Advances in polysaccharide-based conductive hydrogel for flexible electronics

Abstract

Polysaccharides, being the most abundant natural polymers, play a pivotal role in the development of hydrogel materials. Polysaccharide-based conductive hydrogels have found extensive applications in flexible electronics due to their excellent conductivity and biocompatibility. This review highlights recent advancements in this area, starting with an overview of polysaccharide materials such as chitosan, cellulose, starch, cyclodextrin, alginate, hyaluronic acid, and agarose. It then explores different classifications of conductive hydrogels: ionic conductive, electronic conductive, and ionic-electronic composite types. The review also covers key characteristics of these hydrogels, including mechanical properties, self-healing, adhesion, structural color, antibacterial, responsiveness, biocompatibility and anti-swelling.
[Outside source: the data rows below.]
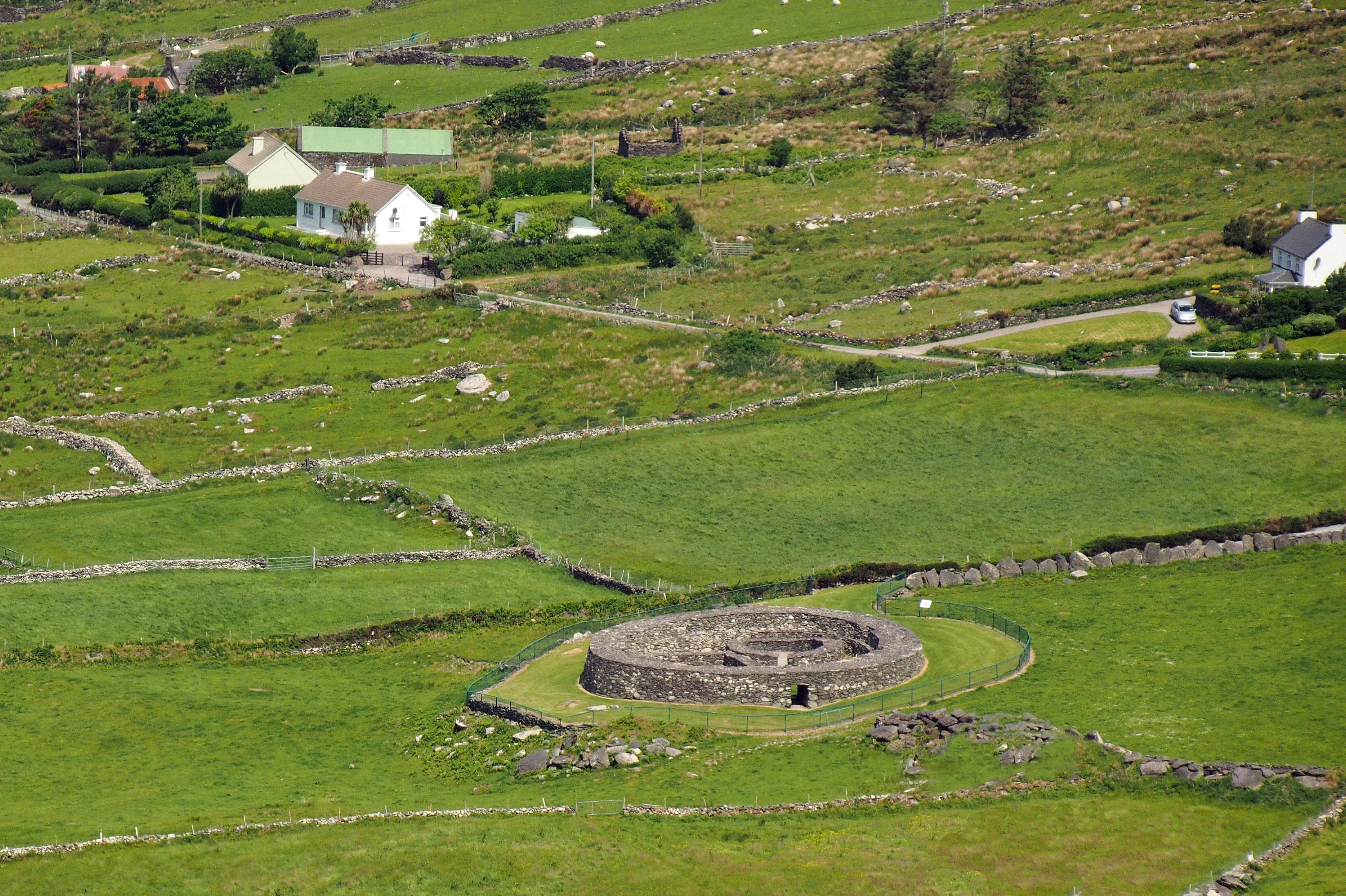 Loher Stone Fort, County Kerry, Irland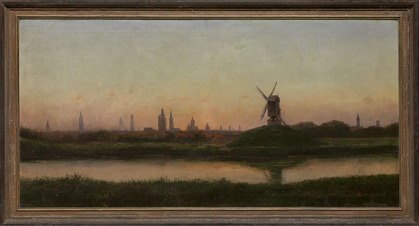 Gezicht op Brugge, Kruisvest (Bruno De Simpel, 19de eeuw); collection: Musea Brugge - Groeningemuseum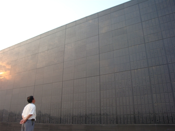 中文（中国大陆）: 唐山地震遗址纪念公园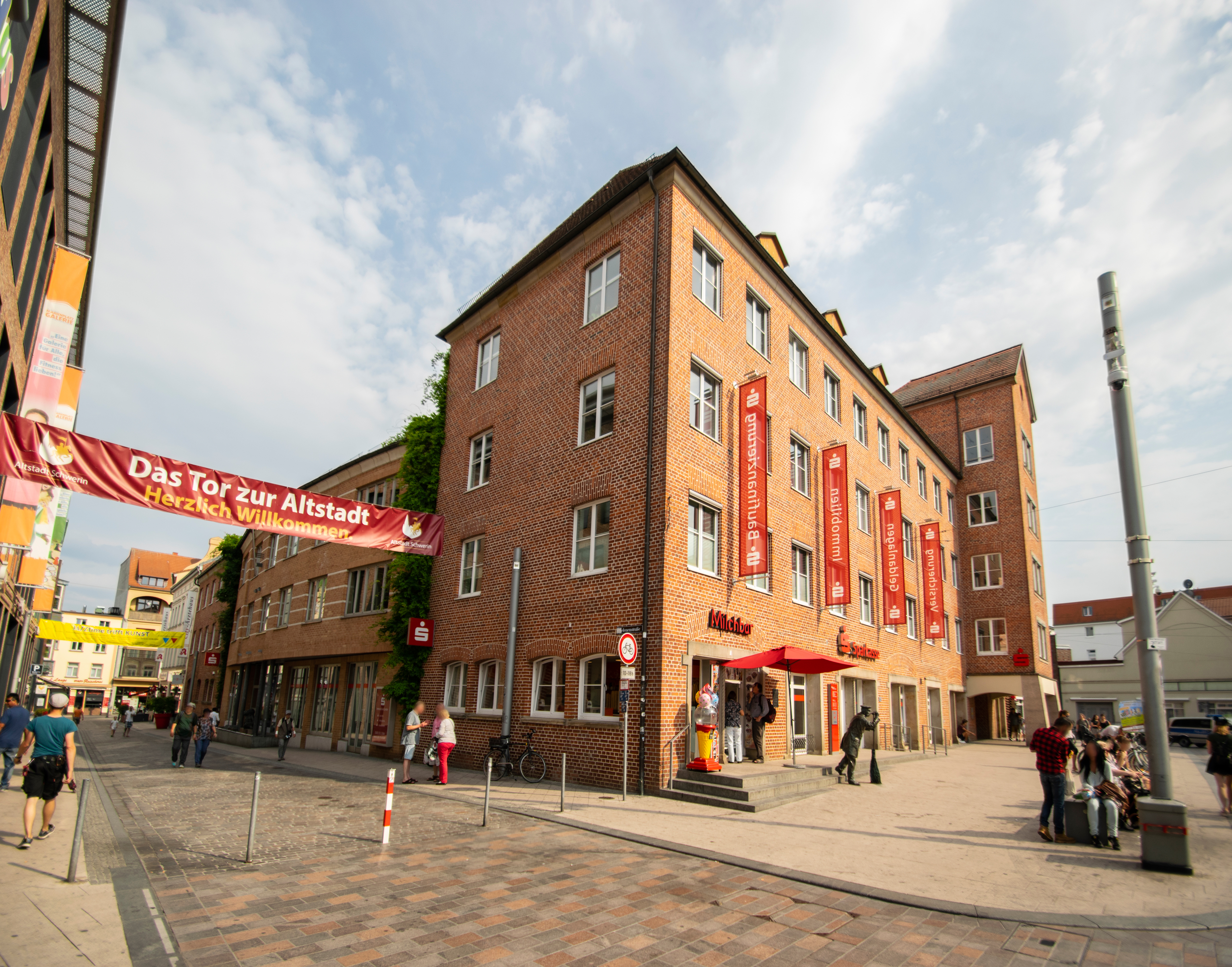 Sparkasse Mecklenburg-Schwerin, Hauptsitz am Marienplatz in Schwerin

Representative applications, such as flexible sensors, triboelectric nanogenerators, supercapacitors, and flexible electronic wound dressings, are summarized. Finally, the review addresses current challenges and provides guidance for future research, aiming to advance the field of polysaccharide-based conductive hydrogels in flexible electronics.

Keywords: Flexible electronics; Polysaccharide materials; Polysaccharide-based conductive hydrogel.